* **TASK REQUIREMENTS**:
Write out the entire listing below exactly as it appears, minus any pictures.

* **INFORMATION SHOWN**:

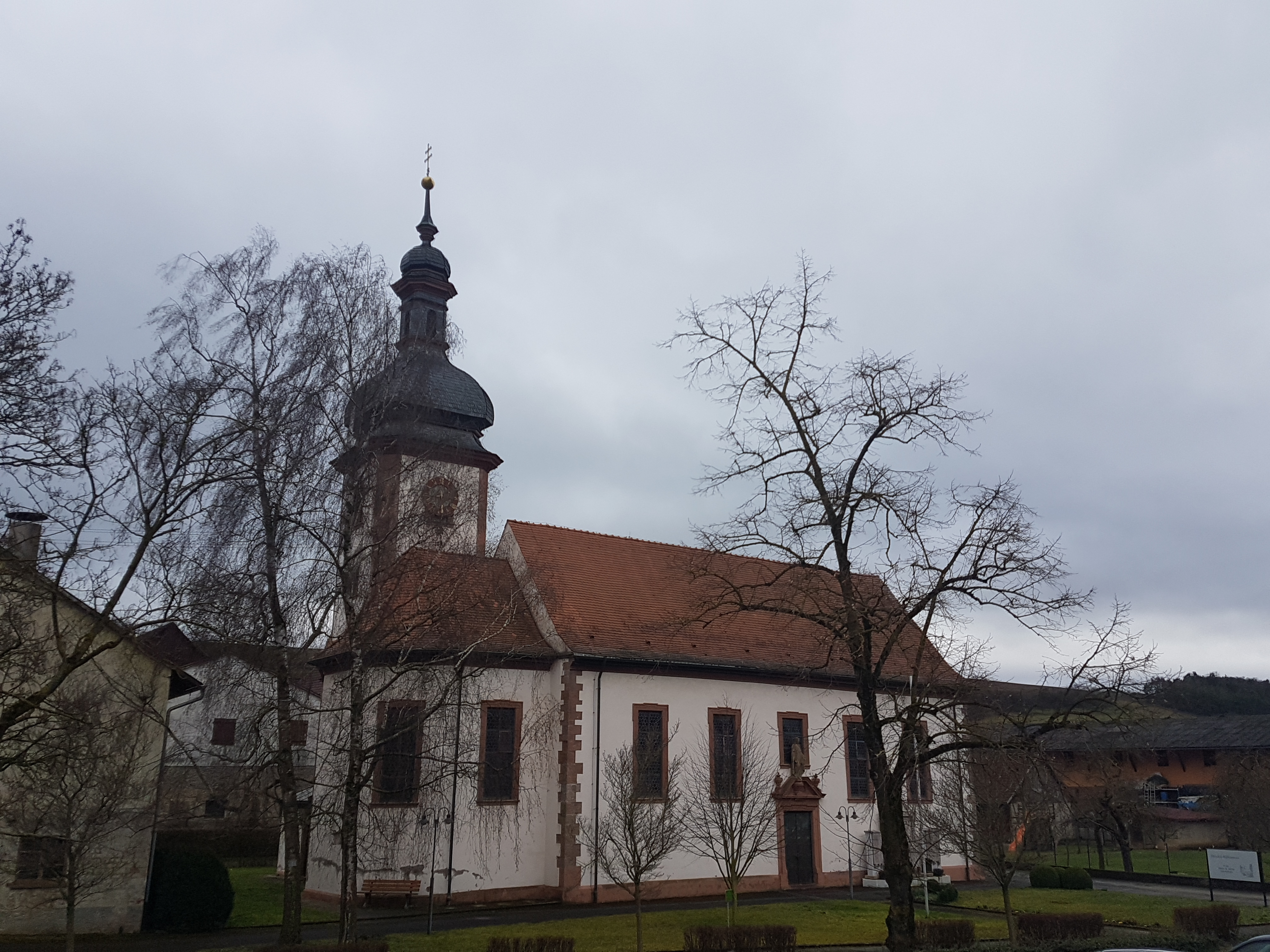 St. Georg in Oberbalbach, Außenansicht Der Ort Oberbalbach im Hintergrund
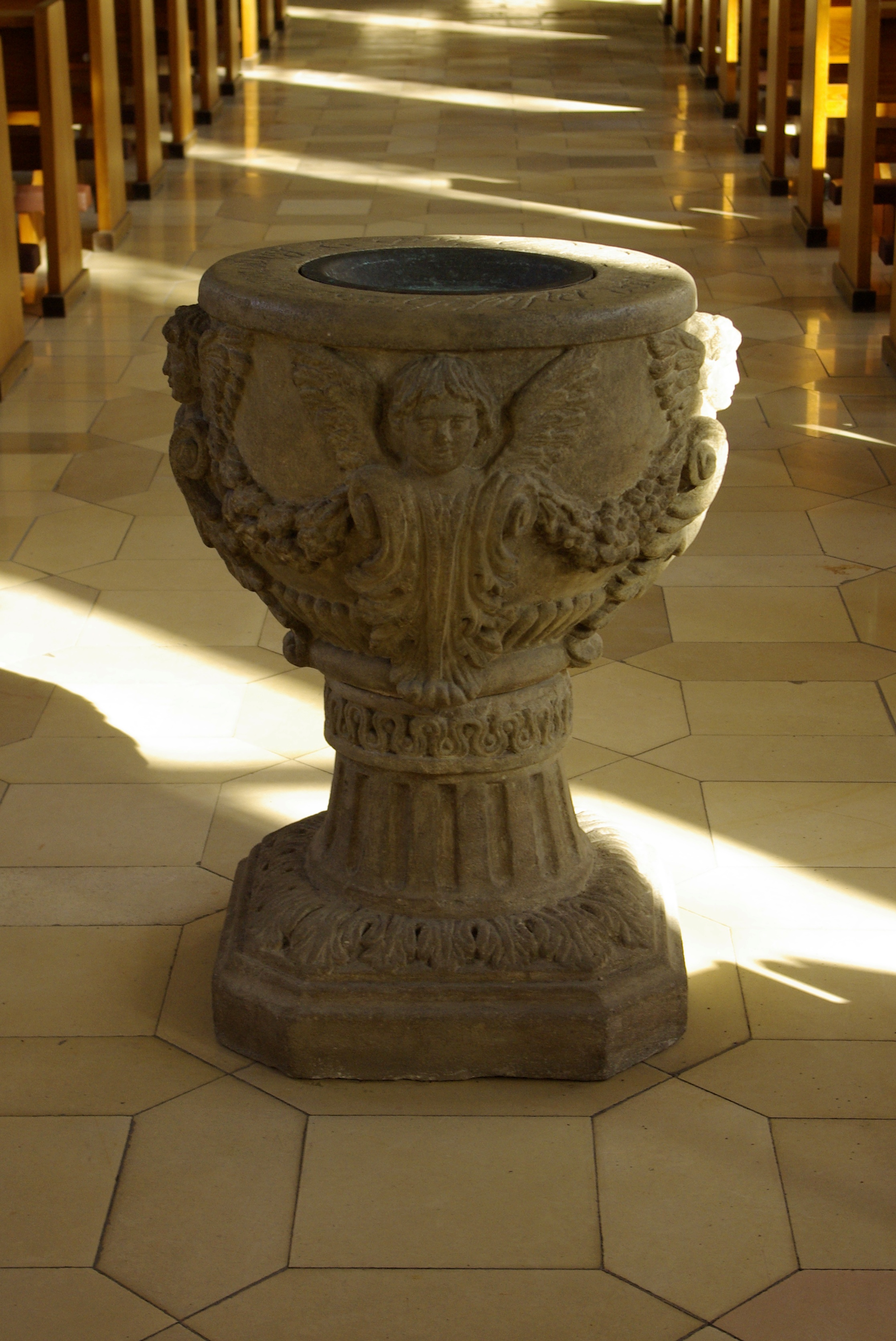 Taufstein von 1830 in der katholischen Kirche Herz Jesu in Erlangen.
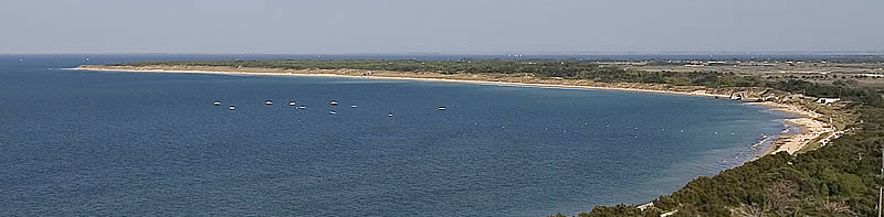 Pointe du Lizay - Côte nord à l'ouest de l'îŽle de Ré - Charente-Maritime Photo issue de ma banque d'images : Alain - Pep.per 1 octobre 2006 à 01:34 (CEST)

* **RESULT FOR THIS EXERCISE**:
 St. Georg in Oberbalbach, Außenansicht Der Ort Oberbalbach im Hintergrund
 Taufstein von 1830 in der katholischen Kirche Herz Jesu in Erlangen.
 Pointe du Lizay - Côte nord à l'ouest de l'îŽle de Ré - Charente-Maritime Photo issue de ma banque d'images : Alain - Pep.per 1 octobre 2006 à 01:34 (CEST)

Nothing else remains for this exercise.